La fonda y/o cocina económica posicionó su servicio y prestigio como una alternativa para quienes no podían hacer la comida en sus domicilios. Hacia la década de 1940, la expansión de las ciudades y la implementación de jornadas de 8 diarias de trabajo motivaron la “proliferación de puestos ambulantes, fijos y semifijos que permitían a aquellos con menor ingreso, mediante la ingesta de algún alimento sabroso y barato, entretener el hambre hasta llegar a casa” (Torres, 2011:272).
Para la historiadora Susana Torres Ortiz, el sabor, el precio y la limpieza son tres elementos que aún cautivan a los comensales de fondas o cocinas económicas. Y advierte que una de sus características es que se trata de emprendimientos realizados por mujeres:
por lo general son empresas familiares con una organización de tipo doméstico, es decir, la mayor parte de las cocinas las atiende una mujer auxiliada por el esposo o por alguno de sus hijos, quienes realizan las compras mientras la señora prepara y sirve los alimentos. Los demás miembros de la familia apoyan en atender las mesas, recoger y lavar los trastes (Torres, 2011:270-271).
El ambiente familiar y la sazón de “comida casera” es lo que marca la diferencia entre las cocinas y los restaurantes. En la empresa familiar los sabores son aquellos logrados por la preparación de alimentos que son comprados a diario y cuyo abasto influye en la variación del menú. Generalmente los alimentos que se expenden son preparados y consumidos el mismo día. Lo común es que los platillos se proyecten al inicio de la jornada para que la compra incluya aquellos productos de temporada y que gusten a los comensales.

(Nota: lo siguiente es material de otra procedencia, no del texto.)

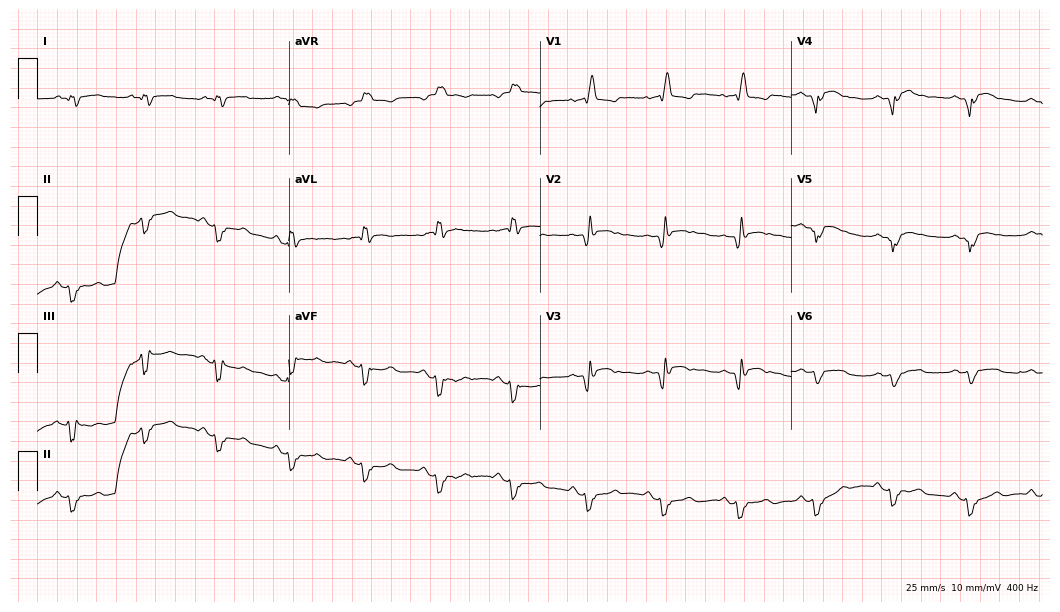
ECG — an 82-year-old man. Findings include right bundle branch block.
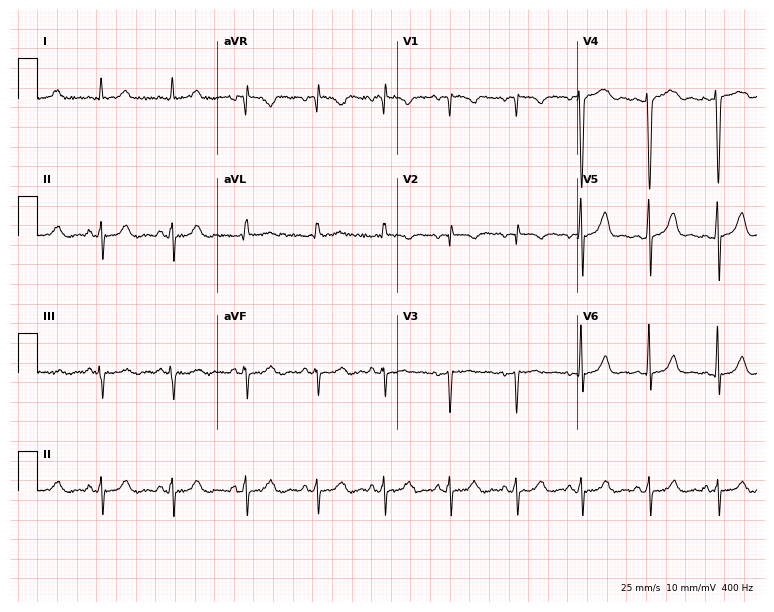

Pero el detalle del oficio se esconde en atender una cocina que se ajuste a los gustos de la clientela. “Una vez cocinamos berenjenas y se nos quedó todo” dijeron las dueñas de la cocina económica El Tepozteco a la historiadora Susana Torres. Con la experiencia de más de diez años (en el tiempo que se realizó la investigación etnográfica), doña Rosa, una de las dueñas de esa cocina explicó a la historiadora que lo de “preparar comida es como tener muchos esposos y hay que prepararle lo que a cada uno le gusta” (Torres, 2011:278).
A partir de la venta de alimentos, la cocina económica y/o fonda es una red que permite el establecimiento de espacios identitarios y vincula la tradición de cocineras que representan a una familia y comunidad.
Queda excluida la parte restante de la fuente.